Russians Feel the Heat
World Economy

Russians Feel the Heat

Russians are starting to feel the weight of their country’s economic crisis, fueled by dropping oil prices.
In December, Putin said the peak of the recession had already passed, despite experts’ predictions that a plunge in oil prices would make Russia’s economy suffer through 2016. But with Russians feeling the stress of falling wages alongside rising costs of basics like food, it is becoming harder for Russia to shrug off the crisis, Vocativ reported.
The Russian economy relies on energy exports for half of its federal budget, according to The New York Times. So as oil prices plunged from $97 a barrel in 2014 to around $30 a barrel as of January, the Russian economy also took a turn for the worse.
Here are some of the numbers behind the everyday impact of the crisis:

Russians’ real wages, or salaries adjusted for inflation, plunged since January last year. Working hours have also been cut and, in some cases, wages were withheld from employees.
Salary issues prompted hundreds of Russians to demonstrate against their workplaces or new expenses—such as taxes and revamped policies on pensions—as people are pinching pennies.

  Food Prices
Government statistics show food prices rose at least 20% in 2015, due to inflation and sanctions western nations imposed in response to Russia’s annexation of Crimea and the crisis in Ukraine. The Kremlin has fought back. In August, authorities bulldozed tons of western food that violated Russia’s ban on high-end western imports in response to sanctions against the country.
One English teacher in Russia, Marina Nepomnyaschchy, told the BBC that her family has cut down on the amount of groceries they buy, and turned to cheaper products. “I feel inside that something is wrong,” she said about the crisis.
Russians have been pushed to eat lower-quality food. An investigation by a Russian agricultural watchdog in October found that 80% of cheese in the country is illegally injected with vegetable fat to bulk it up, NBC News reported then.

 Income Inequality
Sales for new cars in Russia plunged 40% this year. But not everyone seems to be suffering. Rolls-Royce sales increased 5% from January 2015-2016—an indication of income inequality in the country.
For many, economic challenges have also impacted ability to travel. A whopping seven million fewer Russians could afford travel outside the country between January and September last year, compared to the same period in 2014, according to the State Statistics Service.

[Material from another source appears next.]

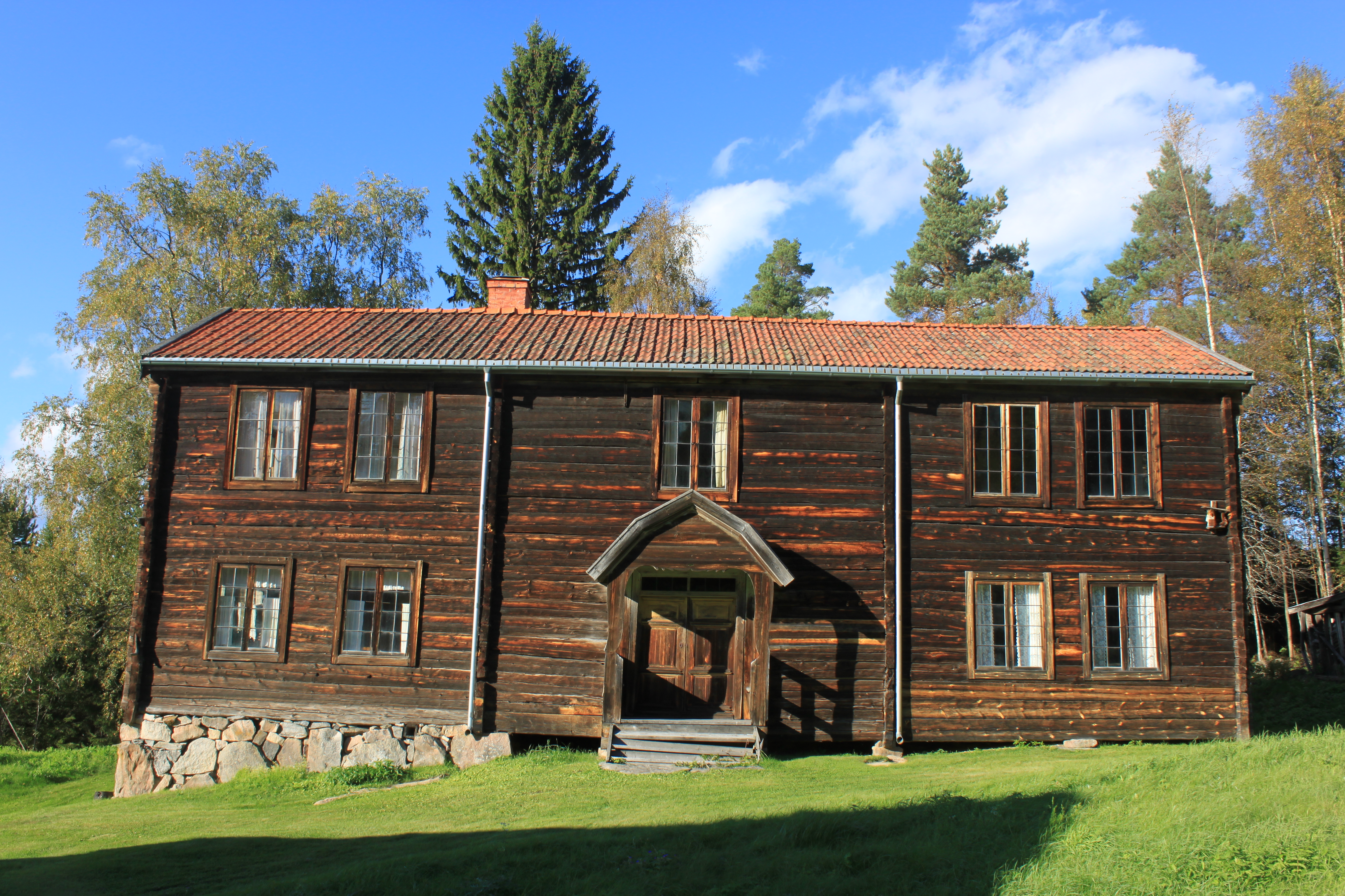 Östigården framifrån.

With many Russians struggling to afford just food and clothing, travel might be the last thing on their minds.

  Borrowing Cuts
Borrowings of Russian banks from the Bank of Russia will decline and stabilize in 2016 at the level of 4-5% of total banking sector commitments, Russia’s Analytical Credit Rating Agency said on Friday in its research, Tass reported.
The average annual level of Central Bank’s funds in total commitments of banks amounting to 10% is a threshold value from standpoint of the negative impact on financial stability of the banking system, ACRA said. The above share in banks’ commitments equaled 10.4% in 2014 and 10.2% in 2015.
High price of resources and limited need for extra funding against the background of stagnating credit activity are main reasons of the declining amount of borrowings, ACRA reported.

  New Bonds
Russia is going to press ahead with plans to issue its first sovereign bond since the US and Europe imposed sanctions on Moscow, despite a warning from Washington that banks should not participate in the offering, Yahoo reported.
The Kremlin’s budget has come under severe pressure following the steep falls in global oil prices and the impact of the sanctions.
Russia invited European, Chinese and US banks to bid for the bond issue and asked them to make a request for proposal.
Deputy Finance Minister Sergei Storchak told reporters on Thursday that enough of the 25 foreign banks sent an inquiry earlier this month had replied for Russia to proceed with the issuance.